> Your objective
Would you return the listing that follows exactly, leaving its pictures behind?

..............................

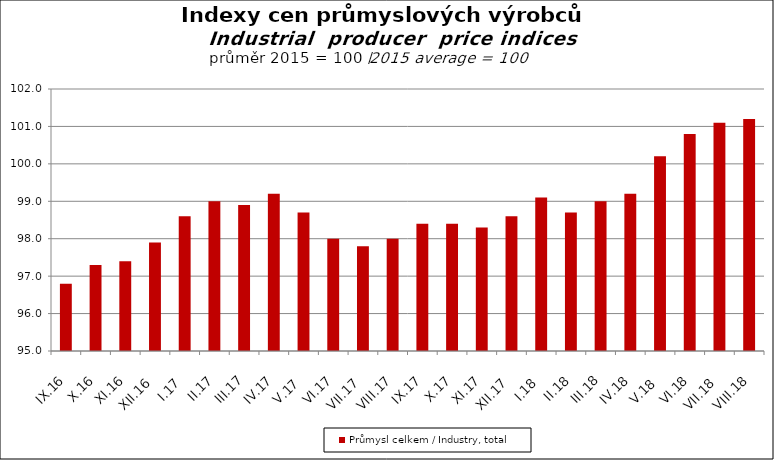
| Category | Průmysl celkem / Industry, total |
|---|---|
| IX.16 | 96.8 |
| X.16 | 97.3 |
| XI.16 | 97.4 |
| XII.16 | 97.9 |
| I.17 | 98.6 |
| II.17 | 99 |
| III.17 | 98.9 |
| IV.17 | 99.2 |
| V.17 | 98.7 |
| VI.17 | 98 |
| VII.17 | 97.8 |
| VIII.17 | 98 |
| IX.17 | 98.4 |
| X.17 | 98.4 |
| XI.17 | 98.3 |
| XII.17 | 98.6 |
| I.18 | 99.1 |
| II.18 | 98.7 |
| III.18 | 99 |
| IV.18 | 99.2 |
| V.18 | 100.2 |
| VI.18 | 100.8 |
| VII.18 | 101.1 |
| VIII.18 | 101.2 |

..............................

> The answer
| Category | Průmysl celkem / Industry, total |
|---|---|
| IX.16 | 96.8 |
| X.16 | 97.3 |
| XI.16 | 97.4 |
| XII.16 | 97.9 |
| I.17 | 98.6 |
| II.17 | 99 |
| III.17 | 98.9 |
| IV.17 | 99.2 |
| V.17 | 98.7 |
| VI.17 | 98 |
| VII.17 | 97.8 |
| VIII.17 | 98 |
| IX.17 | 98.4 |
| X.17 | 98.4 |
| XI.17 | 98.3 |
| XII.17 | 98.6 |
| I.18 | 99.1 |
| II.18 | 98.7 |
| III.18 | 99 |
| IV.18 | 99.2 |
| V.18 | 100.2 |
| VI.18 | 100.8 |
| VII.18 | 101.1 |
| VIII.18 | 101.2 |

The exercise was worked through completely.